This PR unifies the post-streaming pipeline in _stream_llm_call with the non-streaming path by building an LLMResponse once streaming finishes and then running the same five helpers (_store_reasoning_traces, _log_completion, _update_token_stats, _store_tool_calls, _store_response_metadata) in the same order. This closes the long-standing gaps where _log_completion was never called on streaming responses and <think> tag extraction was never reached for models that stream reasoning through content tags.
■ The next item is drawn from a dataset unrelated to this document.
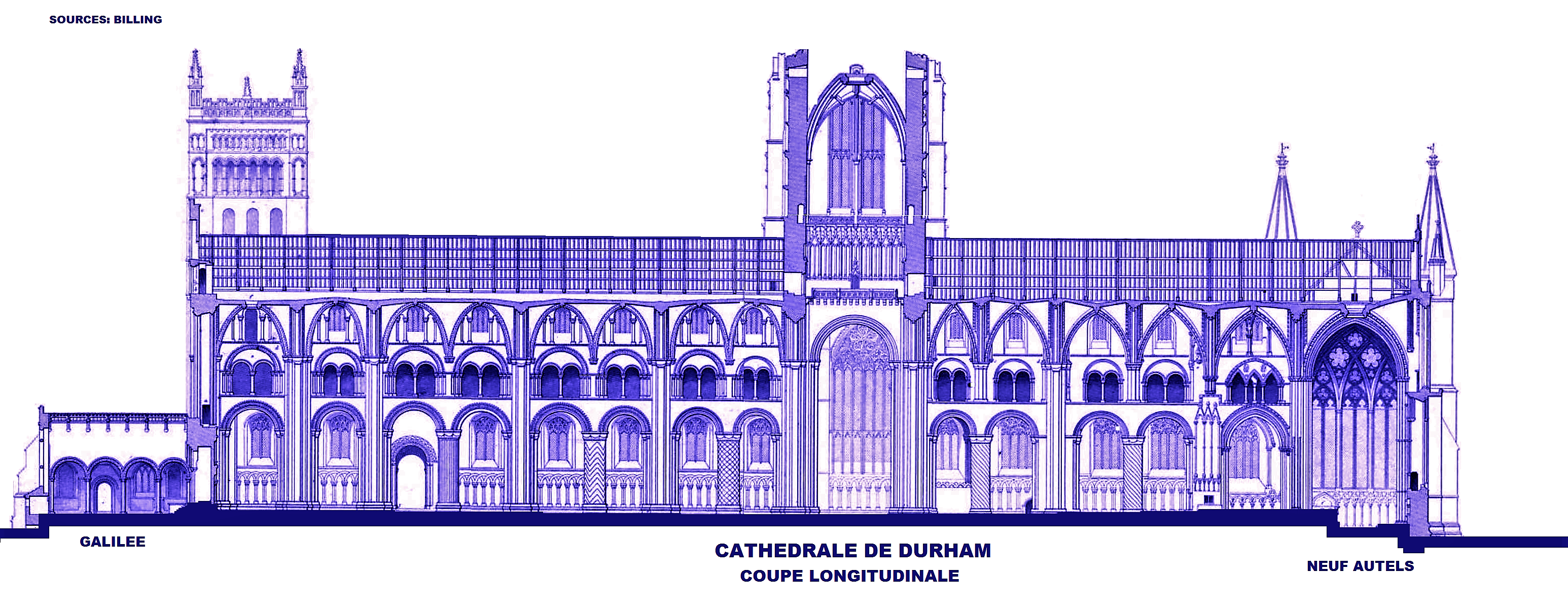 Cathédrale de Durham, Coupe longitudinale (image du domaine public (Billing 1845) modifiée)

Core fix: The five post-processing helpers are now shared across both code paths, eliminating drift. _store_reasoning_traces runs first so <think> tags are stripped from response.content before the completion is logged or stored in llm_call_info, matching the non-streaming order.
Tests: Four new tests in TestStreamLlmCallSharedPostProcessing verify <think> extraction, llm_call_info.completion population, stripped-completion guarantee, and global token stat increments via the shared helper.
Subtle behavioral change: The old streaming path called _update_token_stats_from_chunk (which silently skips when usage is absent) whereas the new path calls _update_token_stats, which emits an INFO log line when response.usage is None; models or providers that omit usage in stream responses will now generate per-call log noise.

Confidence Score: 4/5

Safe to merge; the change correctly unifies the two code paths and the tests verify the key new behaviors.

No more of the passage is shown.